New Tool in the Fight Against Heart Disease in Women
Previous Evaluation Methods Have Worked Better for Men
Doctors certainly agree on the need to detect heart disease in women. While there is a perception that there is less risk for heart disease for a woman, the facts show the opposite. Heart disease kills more women every year than men. Heart disease accounts for more deaths in women than the next seven most common causes of death combined.
Other facts also show why the Reynolds Risk Score may be a valuable tool in fighting heart disease in women. Doctors are less likely to identify high risk women than high risk men, even though both may have similar profiles. Only one-third of women at high risk for heart attack because of high cholesterol levels are receiving medication for their condition. Women are less likely than men to get balloon angioplasty or stents to open blocked arteries. Women are referred for imaging tests less often than men, even though the women may show a risk for heart disease, and even though the tests are often beneficial to women. The American Heart Association has campaigned for years for women to realize their risks of a heart attack.
If you would like to calculate your own ten year risk of developing heart disease as a woman, you can learn your own Reynolds Risk Score at www.reynoldsriskscore.org.
You will be asked questions such as your age, whether you smoke or not, your systolic blood pressure, your total cholesterol, your HDL or good cholesterol, and whether or mother or father had a heart attack before age 60. There is also help on the site for filling in the information.
The new tool has already been valuable in fighting heart disease in women. Women identified as having an intermediate risk of having a heart attack, between five and ten percent in the next ten years, were reclassified as having a higher or lower risk of getting a heart attack. Doctors said doing that gave them a chance to give the women at the highest risk medication, possibly saving their lives. They also noted that previous tests to decide who has the highest risk for getting a heart attack were all developed for men and did not work as well when used on women.
The tool that had been used the most in the past for determining the risk of a heart attack was developed by the Framingham Heart Study. The federal research project has been used to study residents of a Massachusetts town for more than 50 years. It has been used mostly to identify factors that lead to a heart attack, such as high blood pressure, a history of smoking, and high cholesterol. The problem is men often don't know of a problem until they actually have a heart attack, while women may first get a stroke or chest pain caused by blocked arteries. Tests that only show the risk of a heart attack may not forecast the risk from other factors.
Experts point out that that deaths from heart attacks have been dropping in men for 25 years, but have not dropped in women.
The new tool in the fight against heart disease in women was recently described in the Journal of the American Medical Association. It adds family history to the evaluation. It also adds levels of C-reactive protein. Cardiologists agree that family history can be important in determining the risk of a heart attack in people in general, but perhaps even more so for women.
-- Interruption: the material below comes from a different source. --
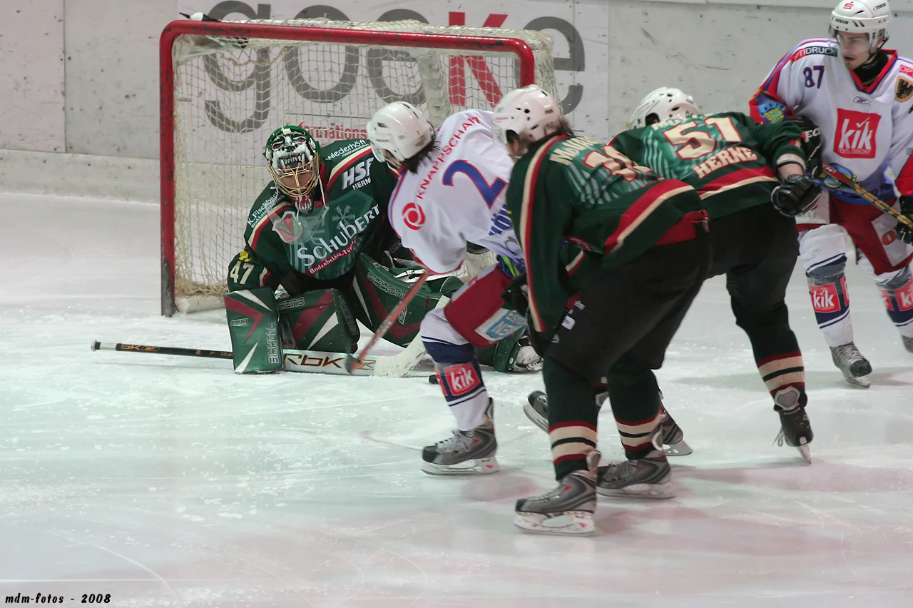 Spielszene des Finalspiels zwischen EHC und HEV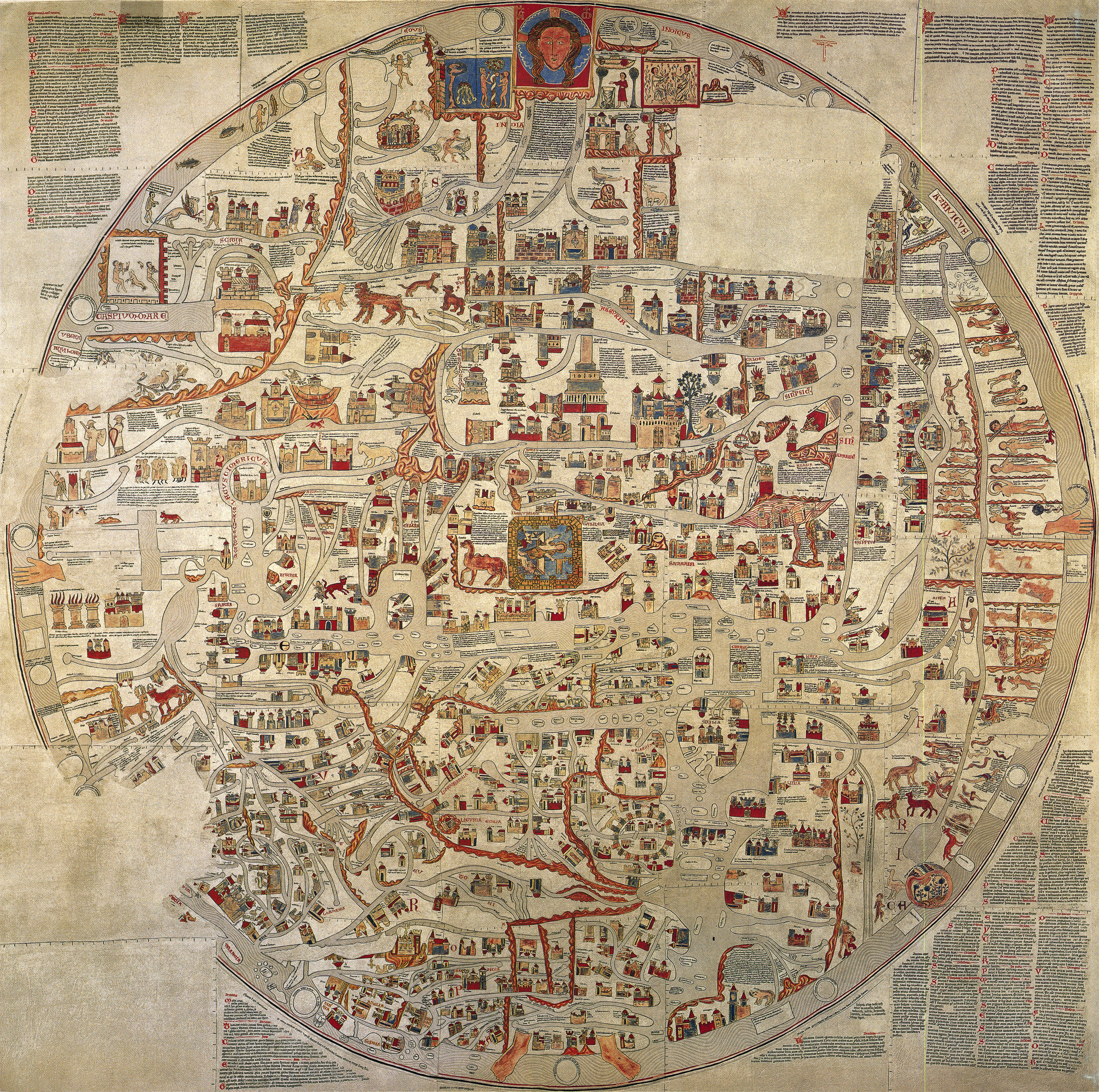 Ebstorfer Weltkarte, ca. 1300, wahrscheinlich im Ebstorfer Kloster (Lüneburger Heide) hergestellt

Doctors are less certain about how much the can learn from the levels of C-reactive protein, but that factor is becoming more accepted.
The Reynolds score has not been used just to evaluate the risk of heart disease in women, but also the risk of a stroke and other cardiovascular problems that more often affect women them men. The test also allows women to evaluate their risk for 40 years into the future.
A 45-year-old smoker with slightly elevated cholesterol and blood pressure, slightly low "good" cholesterol, and a C-reactive protein reading that was slightly high was found under the new test to have only a four percent chance of a heart attack in the next ten years. If the levels stay the same, however, the risk jumps to 20 percent at age 65 and 38% at age 75.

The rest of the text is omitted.